The insulin receptor (INSR) is targeted by nine drugs of which eight are categorized in DrugBank as antidiabetic and/or hypoglycemic agents and the ninth, Mecasermin, is an insulin-like growth factor used for long-term treatment of growth failure in children with severe primary IGF-1 deficiency [28]. The INSR is activated by insulin binding and after activation it phosphorylates and thereby activates insulin receptor substrate 1 (IRS1) which in turn activates the PI3-kinase and AKT signalling pathways. Insulin is a natural hormone produced by beta cells in the pancreas and has many functions, e.g. promotion of cellular uptake of glucose and energy storage via glycogenesis.
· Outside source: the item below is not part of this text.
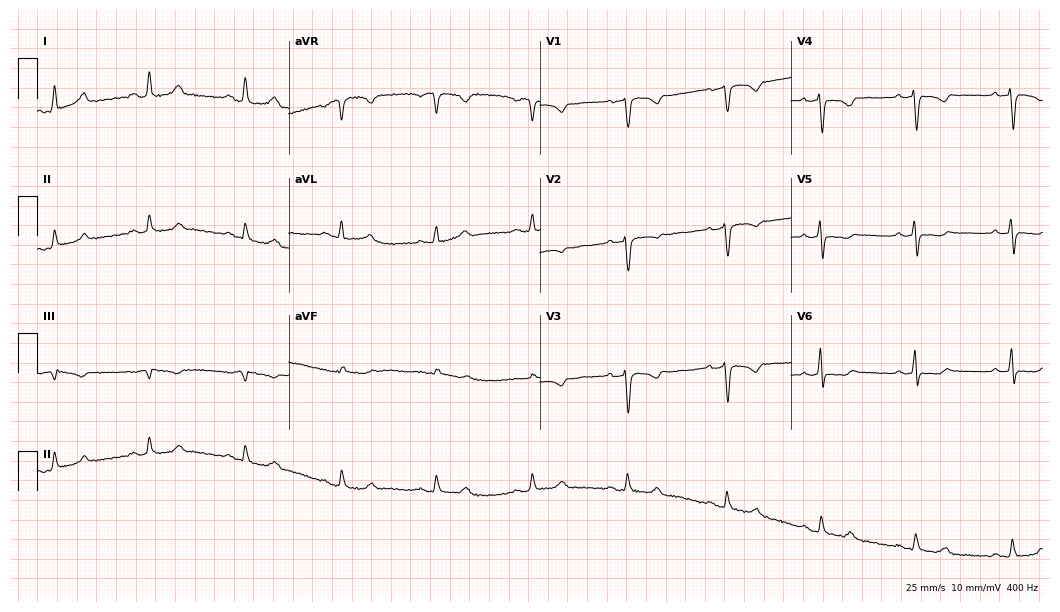
Resting 12-lead electrocardiogram. Patient: a 55-year-old female. None of these six findings is recorded: first-degree AV block, right bundle branch block, left bundle branch block, sinus bradycardia, atrial fibrillation, sinus tachycardia.
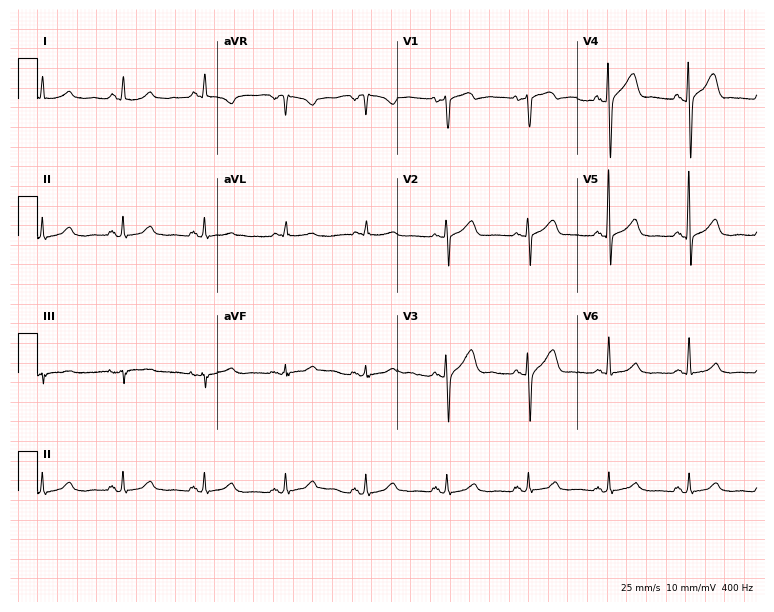
Standard 12-lead ECG recorded from a 60-year-old man (7.3-second recording at 400 Hz). Read as a normal ECG.

T2DM patients who are unable to control their glucose levels can be treated with insulin analogues, like Insulin Aspart, Detemir or Glargine and these are indeed drugs targeting the INSR in the drug-target network.

Furthermore, two diabetes related drugs, Phenformin and Metformin, target the two subunits of AMPK, PRKAA1 and PRKAB1. Both subunits are also activated by a member of the adenine nucleotide family, adenosine monophosphate (AMP), which by DrugBank is categorized as dietary supplement and micronutrient. The network shows that several hypoglycemic agents, like Rosiglitazone, Glipizide or Pioglitazone, are known to target PPARG, a receptor which regulates fatty acid storage and glucose metabolism. All these drugs are known to be prescribed to T2DM patients depending on the state of the disease.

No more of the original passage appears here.